- [Brief]:
Find the line containing "Памятник у администрации села Шанский Завод", then print it and each line after it through the end of the listing exactly, with no pictures.

- [Given information]:
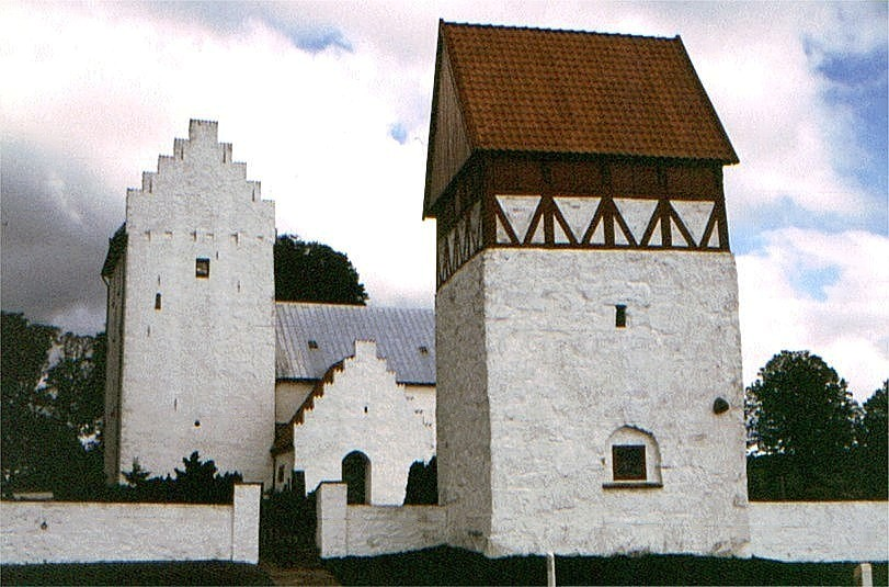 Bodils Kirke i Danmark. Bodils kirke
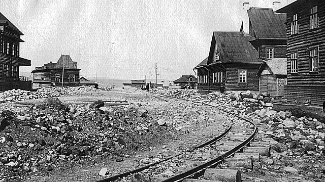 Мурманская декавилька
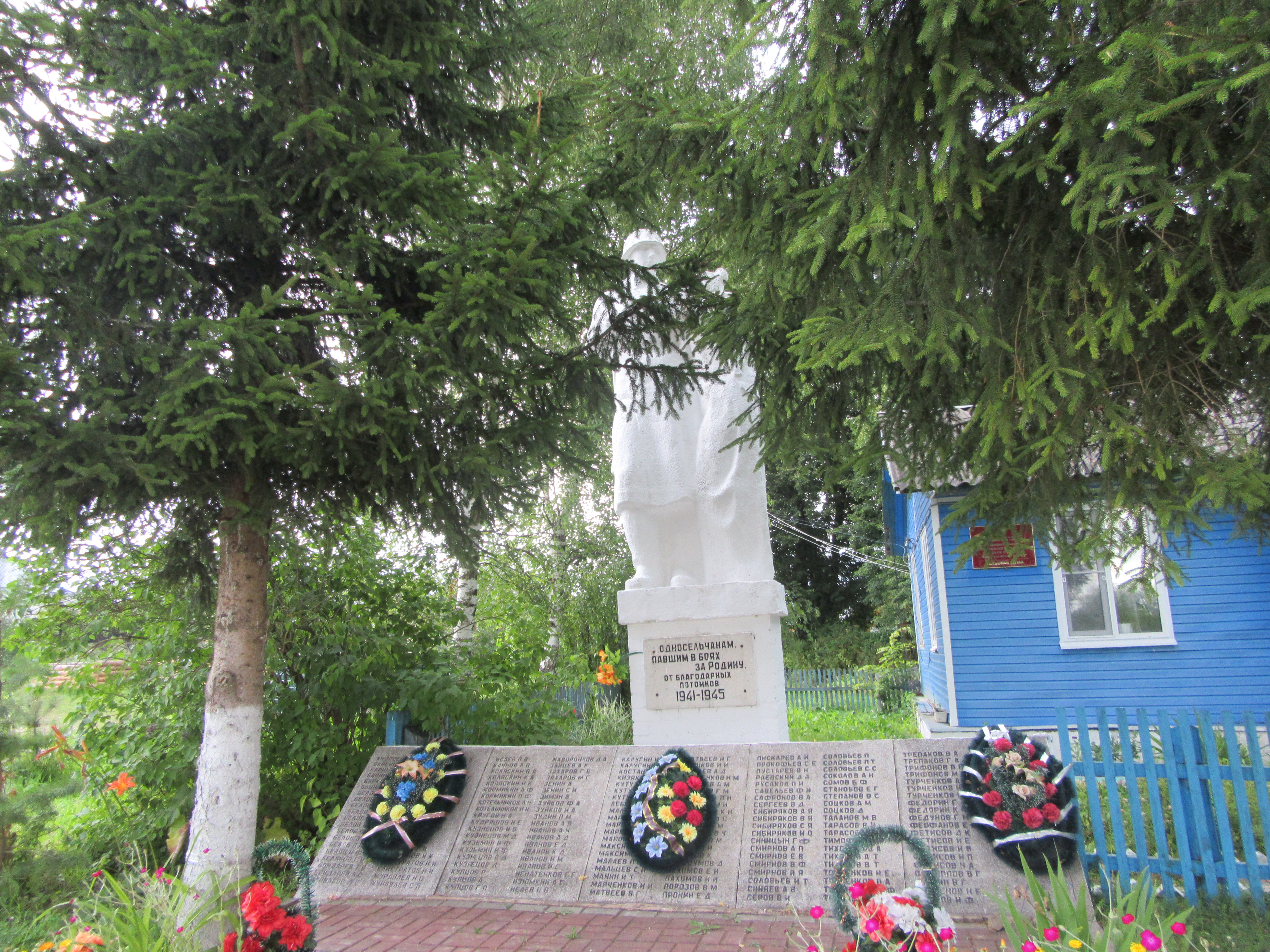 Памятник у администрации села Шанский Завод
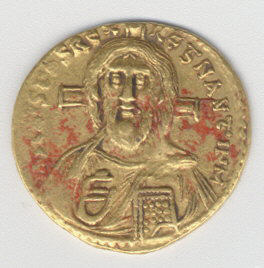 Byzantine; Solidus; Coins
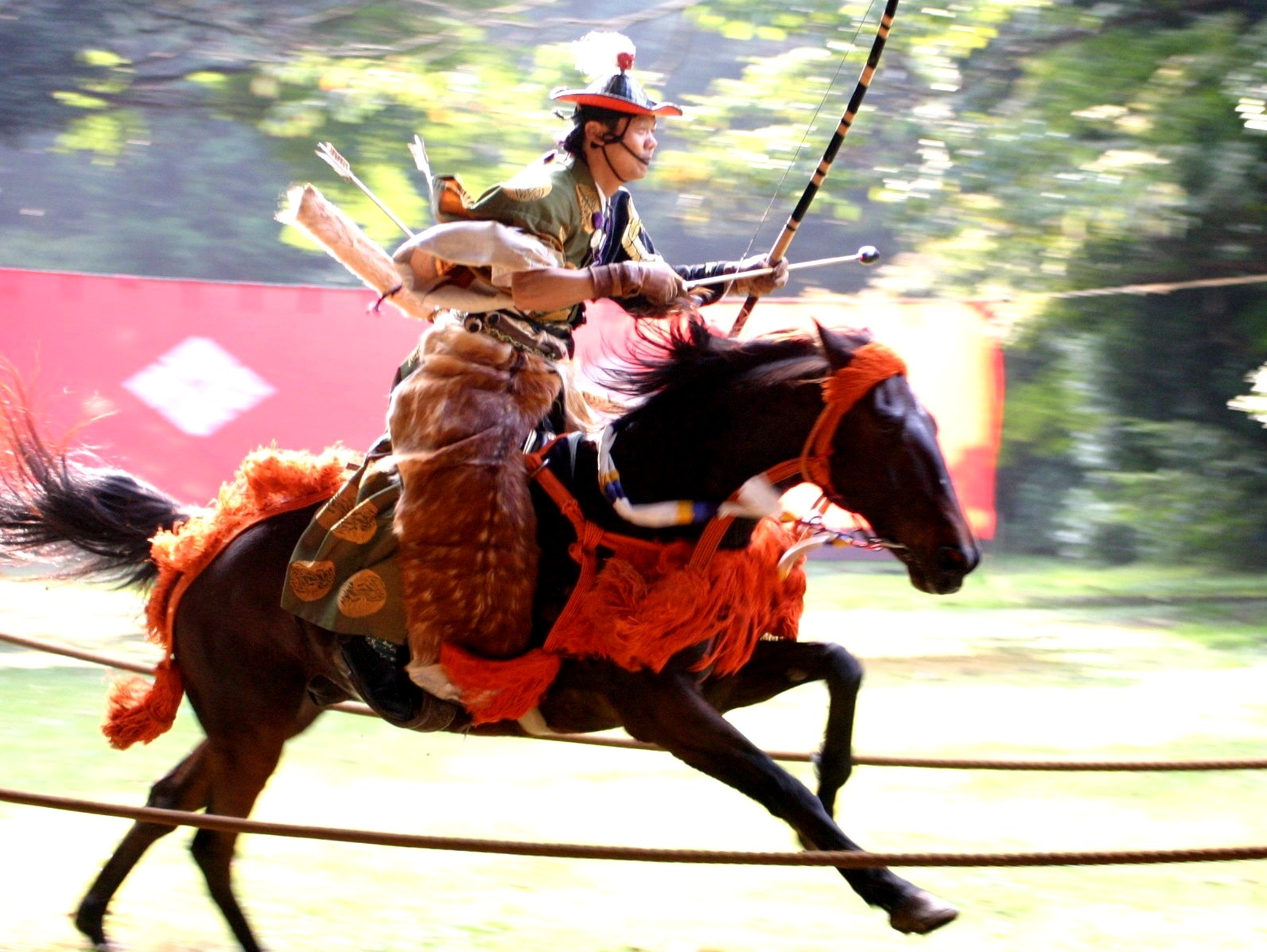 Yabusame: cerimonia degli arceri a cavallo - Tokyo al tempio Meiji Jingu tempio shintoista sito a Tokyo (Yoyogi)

- [Exercise response]:
 Памятник у администрации села Шанский Завод
 Byzantine; Solidus; Coins
 Yabusame: cerimonia degli arceri a cavallo - Tokyo al tempio Meiji Jingu tempio shintoista sito a Tokyo (Yoyogi)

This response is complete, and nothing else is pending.